Ana içeriğe geç

PR-E6 Dispatcher Canary Monitoring (24h)

1. Amac

Saha sorunu: Zeus EMS OCPP backend dispatcher'i, backend uptime saatler icinde dolduğunda 504 timeout vermeye basliyor. Manuel docker compose restart backend ile geciyor; hipoteze gore Redis pubsub session corrupt + listen_commands restart loop birbirini tetikliyor.

Hipotez: redis-py 5.x async-iterator generator'inde asyncio.CancelledError yutuluyor → outer retry loop generic except Exception path'ine dusuyor → sonsuz restart loop + pubsub session corrupt.

Fix (PR-E6): pubsub.listen() async-iterator pattern → pubsub.get_message(timeout=1.0, ignore_subscribe_messages=True) polling pattern'a refactor. CancelledError dogru propagate eder, outer loop sadece gercek bagli sorunlarda devreye girer.

Onceki fix (PR-E1): Redis owner-registry TTL refresh — heartbeat handler her cihaz heartbeat'inde TTL uzatir (zombie temizligi + owner consistency).

Birim test reproduce edemedi. Bu nedenle 24 saatlik production canary monitoring zorunlu. Eger fix yardimci olmazsa alternatif hipotezler (Redis pool exhaustion, EMQX broker, gunicorn worker recycle) arastirilmali.

2. Yeni Metrikler (PR-E6 canary)

MetricTipLabelAnlam
ocpp_dispatcher_loop_errors_totalCountererror_kind (5 deger)listen_commands outer retry loop hata sayaci. 24h boyunca 0 olmali.
ocpp_dispatcher_listening_activeGaugeyokAktif listen_commands task sayisi. ocpp_ws_connections_active'e yakin olmali.
ocpp_command_timeouts_total{timeout_kind="pubsub"}Counter (mevcut)action, timeout_kindCaller-side reply hic gelmedi durumu. PR-E6 fix sonrasi sadece gercek charger offline'da artmali.

error_kind whitelist (cardinality kontrol — max 5):

  • redis_connection — RedisConnectionError / ConnectionError
  • os_error — OSError (socket/dns)
  • timeout — asyncio.TimeoutError (beklenmedik path)
  • cancelled — CancelledError generic loop'a sizdi (BUG sinyali, asla olmamalı)
  • unknown — yukaridakine uymayan generic Exception

3. 24h Checkpoint Tablosu

Canary deploy sonrasi docker compose ps ile backend up/healthy oldugunu dogrula, ardindan asagidaki saatlerde Grafana OCPP Charger Fleet > PR-E6 Dispatcher Canary row'unu ac.

ZamanKontrolBeklenenAksiyon (eger sapma varsa)
T+0 (deploy sonrasi)Backend uptime panel'iYeni baslangic (saniye duzeyinde)
T+01× test komut: RemoteStartTransaction veya Reset< 5sn icinde Accepted/RejectedSustained timeout → rollback.
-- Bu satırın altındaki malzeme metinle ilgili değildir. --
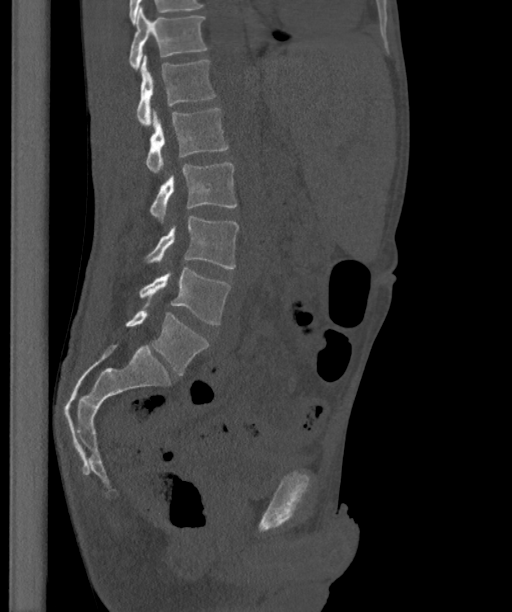

Spine computed tomography; sagittal reformat

In the table, x1 and y1 are a box's top-left corner and x2 and y2 its bottom-right corner, in pixels.
The labels name a sixth lumbar vertebra for this spine: L6, after L5.
| vertebra | x1 | y1 | x2 | y2 |
|---|---|---|---|---|
| T12 | 129 | 8 | 208 | 70 |
| L1 | 136 | 55 | 216 | 127 |
| L2 | 145 | 108 | 229 | 174 |
| L3 | 149 | 162 | 237 | 221 |
| L4 | 144 | 216 | 239 | 268 |
| L5 | 139 | 268 | 230 | 324 |
| L6 | 125 | 310 | 209 | 375 |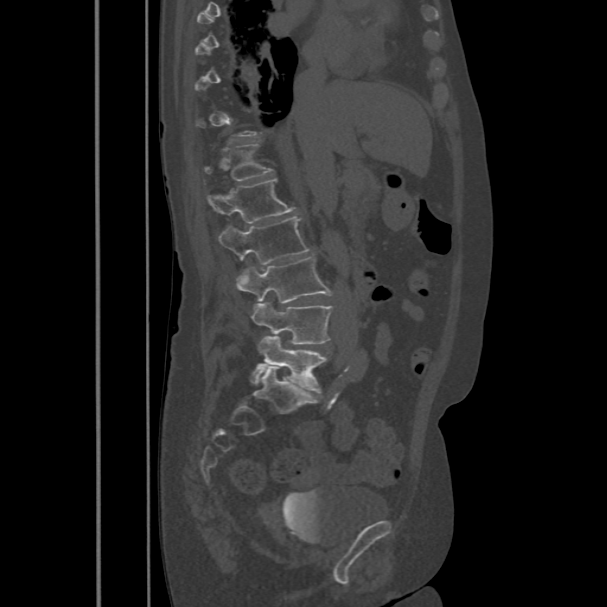 CT · sagittal reformat · bone window · 607x607 px

Each box given as x1,y1,x2,y2.
Not every vertebra on this slice has a box: a vertebra is boxed only from the first to the last slice where its cross-section is at least a third of its largest, and this slice is outside that range for at least one of them.
Vertebra bounding boxes:
- L5: x1=251, y1=336, x2=326, y2=392
- L4: x1=251, y1=302, x2=332, y2=344
- L3: x1=236, y1=256, x2=332, y2=304
- L2: x1=218, y1=216, x2=310, y2=264
- L1: x1=208, y1=178, x2=297, y2=222
- T12: x1=204, y1=143, x2=272, y2=180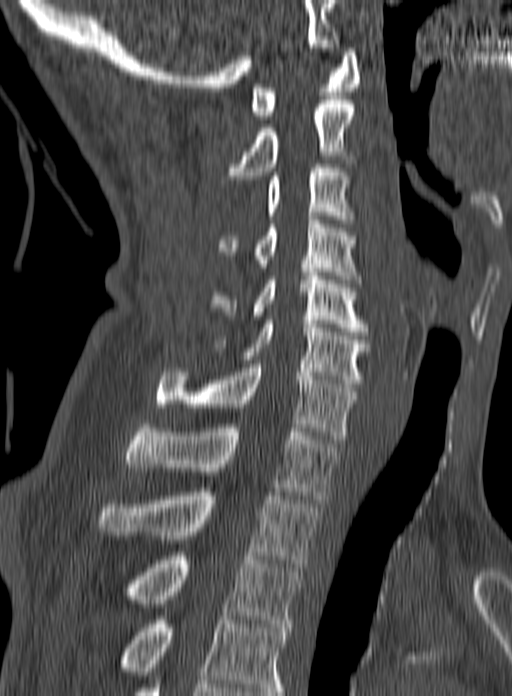 Spine computed tomography · sagittal view · Bone window (WL 400, WW 1800)
This scan's labels start at C1 at the top and end at T3 at the bottom.
<vertebrae><v name="C1" x1="251" y1="48" x2="361" y2="119"/><v name="C2" x1="227" y1="100" x2="356" y2="179"/><v name="C3" x1="266" y1="164" x2="353" y2="223"/><v name="C4" x1="218" y1="216" x2="360" y2="287"/><v name="C5" x1="211" y1="272" x2="368" y2="335"/><v name="C6" x1="210" y1="320" x2="370" y2="383"/><v name="C7" x1="155" y1="364" x2="356" y2="443"/><v name="T1" x1="125" y1="420" x2="339" y2="499"/><v name="T2" x1="97" y1="488" x2="317" y2="567"/><v name="T3" x1="120" y1="552" x2="301" y2="627"/></vertebrae>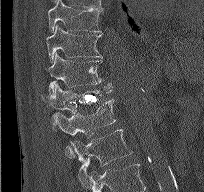

CT spine · sagittal reformat · 204 mm image width
Boxes below are [x1, y1, x2, y2] in pixels.
{"vertebrae":{"T9":[48,0,102,33],"T10":[46,24,102,63],"T11":[47,53,111,95],"T12":[42,84,112,131],"L1":[52,99,115,158],"L2":[70,129,132,185]}}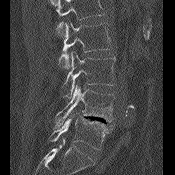 CT · sagittal view · bone window · the image spans 175 mm across
Bounding boxes as [x1, y1, x2, y2] in pixel coordinates.
A vertebra cut off by the top edge of the scan is not labeled and has no box.
Vertebra bounding boxes:
- L2: [57, 21, 111, 68]
- L3: [61, 51, 115, 97]
- L4: [53, 83, 115, 128]
- L5: [48, 113, 112, 150]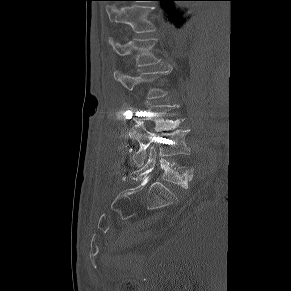 CT spine — sagittal view — bone-window reconstruction
Bounding boxes as [x1, y1, x2, y2] in pixel coordinates. Vertebrae labeled: T12 at [105, 4, 155, 32], L1 at [109, 37, 160, 66], L2 at [114, 70, 170, 98], L3 at [124, 101, 184, 131], L4 at [128, 124, 190, 166], L5 at [131, 146, 193, 188].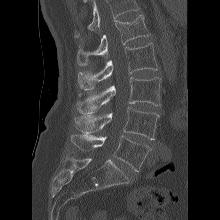 CT spine; 220 mm wide; sagittal view
Boxes are (x1, y1, x2, y2) in pixels.
No box is given to a vertebra that the top edge of the scan cuts off.
Vertebra bounding boxes:
- L1: (77, 14, 150, 65)
- L2: (78, 43, 157, 89)
- L3: (76, 77, 161, 113)
- L4: (74, 107, 159, 140)
- L5: (69, 134, 151, 171)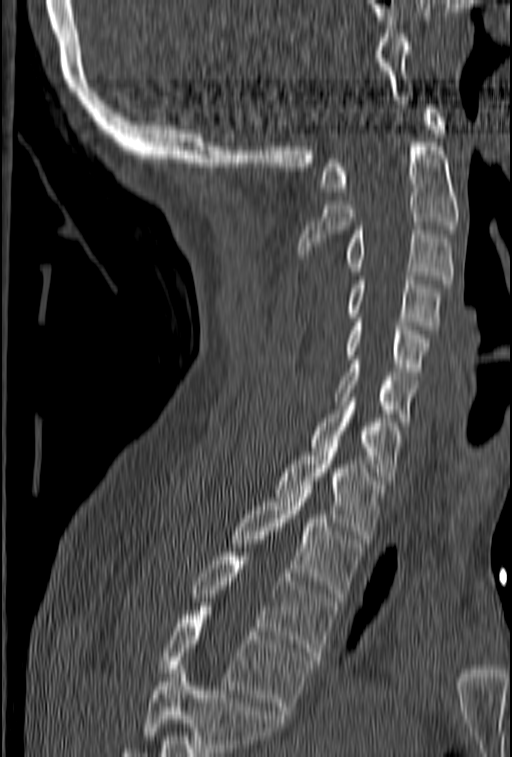 CT, spine; sagittal view; Bone window (WL 400, WW 1800). Boxes are (x1, y1, x2, y2) in pixels. Where the bottom of the scan cuts through a vertebra, that vertebra gets no label or box. Vertebrae labeled: C1 at (320, 105, 445, 191), C2 at (299, 142, 459, 258), C3 at (343, 226, 454, 288), C4 at (346, 276, 442, 329), C5 at (343, 318, 429, 375), C6 at (334, 360, 418, 426), C7 at (309, 397, 402, 484), T1 at (276, 448, 385, 543), T2 at (231, 489, 362, 597), T3 at (192, 552, 336, 660), T4 at (158, 611, 313, 714).

Logs: ocpp_dispatcher_pubsub_timeout
T+0ocpp_dispatcher_loop_errors_total (5dk rate)0 (her error_kind icin)redis_connection > 0 → broker kontrol; cancelled/unknown > 0 → BUG, dispatcher.py inceleme
T+0Aktif Listener / WS Baglanti panel'iIki sayi yakin (oran ≥0.9)Buyuk fark → register/spawn lifecycle bozuk
T+1hincrease(ocpp_command_timeouts_total{timeout_kind="pubsub"}[1h])0 (gercek charger offline yoksa)>0 ve charger online → fix yetersiz
T+1hKomut latency p99 panel'i< 2sn (steady-state)>5sn sustained → Alert: OcppCommandLatencyP99High
T+6h1× test komut + uptime > 6hKomut Accepted, uptime monoton artiyorRestart oldu → unexpected crash, Alert: OcppBackendUptimeDrop
T+12h1× test komut (eski semptom penceresi)Komut Accepted < 5sn504 → fix yetersiz, alternatif hipoteze gec (bolum 5)
T+12hincrease(ocpp_dispatcher_loop_errors_total[12h])0>0 → error_kind breakdown (Grafana panel #11)
T+24hTum panel'ler — greendispatcher_loop_errors cumulative still 0, pubsub timeout sadece gercek offline charger'larClear → fix basarili, canary kapat. Aksi → bolum 5'e gec

4. Alarm Sinyalleri ve Eylemleri

Prometheus alert'lerinin tam tanimi: prometheus/rules/ocpp.yml (group: ocpp).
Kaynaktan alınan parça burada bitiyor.